[イシューブリーフィング] 金正恩氏の2018年新年の辞について知っておくべき6つのこと
編集者注
金正恩氏の2018年の新年の辞は、北朝鮮専門家によって数多く分析されてきた。本稿では、ソウル大学の朴鍾熙(パク・ジョンヒ)氏が、テキスト分析の様々なツールを用いて2018年の辞に隠されたパターンを解読し、今年の辞を過去の新年の辞と比較することでこれらのパターンを解釈する。2017年から2018年にかけての新年の辞で選ばれた語彙が、それ以前のものと大きく異なる理由を説明するにあたり、朴氏は金正恩氏が様々な観点から2017年を転換点と見なしているという事実に注目する。
はじめに
1946年以来、毎年元旦に、北朝鮮の
指導者は新年の辞を発表してきた。この辞には通常、北朝鮮が直面する国内および対外問題に関する様々なメッセージが含まれており、北朝鮮人民への祝辞や、外部からの脅威に対する社会主義プロパガンダに満ちている。しかし、北朝鮮の指導者は毎年異なる課題に直面しており、同じメッセージを繰り返し述べることはできない。北朝鮮は、金王朝、すなわち白頭血統と呼ばれる一族が党、軍、そして北朝鮮人民を支配する、独特の一人独裁体制を維持してきた。初代金日成以降の金王朝による統治を正当化する過程で、北朝鮮は、ヨシフ・スターリン、毛沢東、フィデル・カストロといった現代の革命的独裁者たちが構想したものを遥かに超える権威と影響力を持つ最高指導者への個人崇拝を発展させてきた。既存の権威主義体制の中で北朝鮮をユニークなものにしているのは、この最高指導者への個人崇拝である。

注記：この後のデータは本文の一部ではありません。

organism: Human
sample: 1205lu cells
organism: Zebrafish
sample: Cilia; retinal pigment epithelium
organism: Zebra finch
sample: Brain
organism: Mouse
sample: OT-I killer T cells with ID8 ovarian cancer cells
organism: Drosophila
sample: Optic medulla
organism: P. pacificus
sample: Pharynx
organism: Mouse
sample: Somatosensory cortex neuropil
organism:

北朝鮮の新年の辞は、最高指導者自身による声明である。この辞には、北朝鮮人民が来るべき年に達成すべき政策目標やスローガンが明確に含まれている。北朝鮮人民は、毎年最高指導者の辞を暗記し、復唱することが期待されている。これにより、新年の辞は北朝鮮が目指す方向を示す最も重要な政治的テキストの一つとなっており、北朝鮮専門家が毎年、新年の辞の言葉遣いを解体・再構築する慣行を持つ理由となっている。本稿では、2018年の辞の解釈に混合アプローチを採用する。まず、様々なテキスト分析ツールを用いて2018年の辞に隠されたパターンを解読する。次に、今年の辞を過去の新年の辞と比較することで、これらのパターンを解釈する。

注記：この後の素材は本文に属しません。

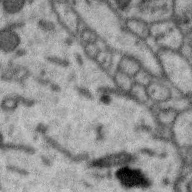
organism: Zebra finch
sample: Brain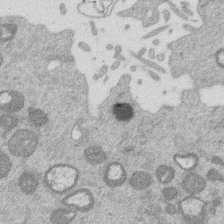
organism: Mouse
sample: Dividing mouse embryo 1 cell stage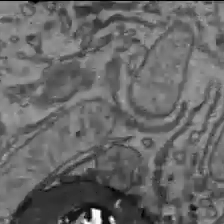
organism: C57BL Mouse
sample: Liver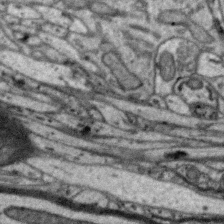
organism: Zebra finch
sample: Brain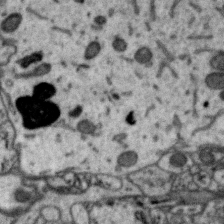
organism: Zebra finch
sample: Brain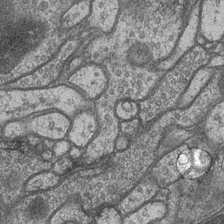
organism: Drosophila
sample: Optic medulla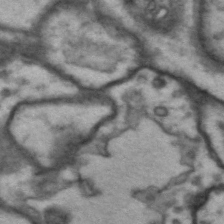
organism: Drosophila
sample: Brain

本稿では、政策立案者や専門家が注目すべき2018年の辞の6つの特徴を強調したい。他の人々が既に述べた、辞の長さ、韓国に対する平和的な姿勢、核開発計画完了の宣言といった点については、異なる角度から再検討する可能性はあるものの、ここではそれらを繰り返さないように議論をこれらの点に限定する。
1. 2018年の辞はどれほどユニークか?
2018年の辞を過去の新年の辞と比較する方法は数多くある。本稿では、今年の辞に現れるユニグラム(単語)を、1946年以降の全ての過去の新年の辞と比較するという、シンプルで直感的な方法を採用する。その後、クラスタリング手法を用いて、使用された語彙に基づいて各辞を分類する。
図1は、1946年から2018年までの新年の辞のクラスタリングを示している。左から2番目のクラスタは、金正日時代と金正恩時代をカバーする1994年以降のクラスタである。2017年と2018年の辞が、1994年以降のクラスタ内の distinct なサブクラスタを構成していることがわかる。言い換えれば、2017年から2018年にかけての新年の辞で選ばれた語彙は、金正恩氏の2017年以前の辞(2013年~2016年)や金正日氏の辞とは大きく異なる。では、この語彙構造の変化は何によってもたらされたのか?2017年から2018年にかけての新年の辞の distinct な語彙構造を構成するものは何か?これらについては、後ほど詳しく議論する。
2. 軍事力における決定的な転換
新年の辞において、北朝鮮の指導者は通常、様々な誇張された形容詞を用いて前年の成果を称賛する。そのため、前年の要約文は、アナリストが通常あまり注目しない部分である。しかし、北朝鮮の指導者が前年を特に重要だと考えている場合、勝利を強調するために最上級の使用をためらわない。その点で、2017年から2018年にかけての新年の辞は、前年の成果に対する強調という点で際立っている。
要約文が通常どのようなものかを知るために、2013年から2018年までの直近6回の新年の辞から要約文を抜き出し、表1にまとめた。金正恩氏は2013年からこの体制の新年の辞を発表している。新年の辞は、編集記事、「労働新聞」、3つの主要新聞(「労働新聞」、「朝鮮人民軍」、「青年戦衛」)による共同編集記事、祝賀声明、または演説といった様々な形式で発表される可能性がある。2013年から2018年までの6回の辞はすべて、金正恩氏が直接行った演説の形式をとった。表1では、前年の要約文の主要なフレーズを太字でまとめた。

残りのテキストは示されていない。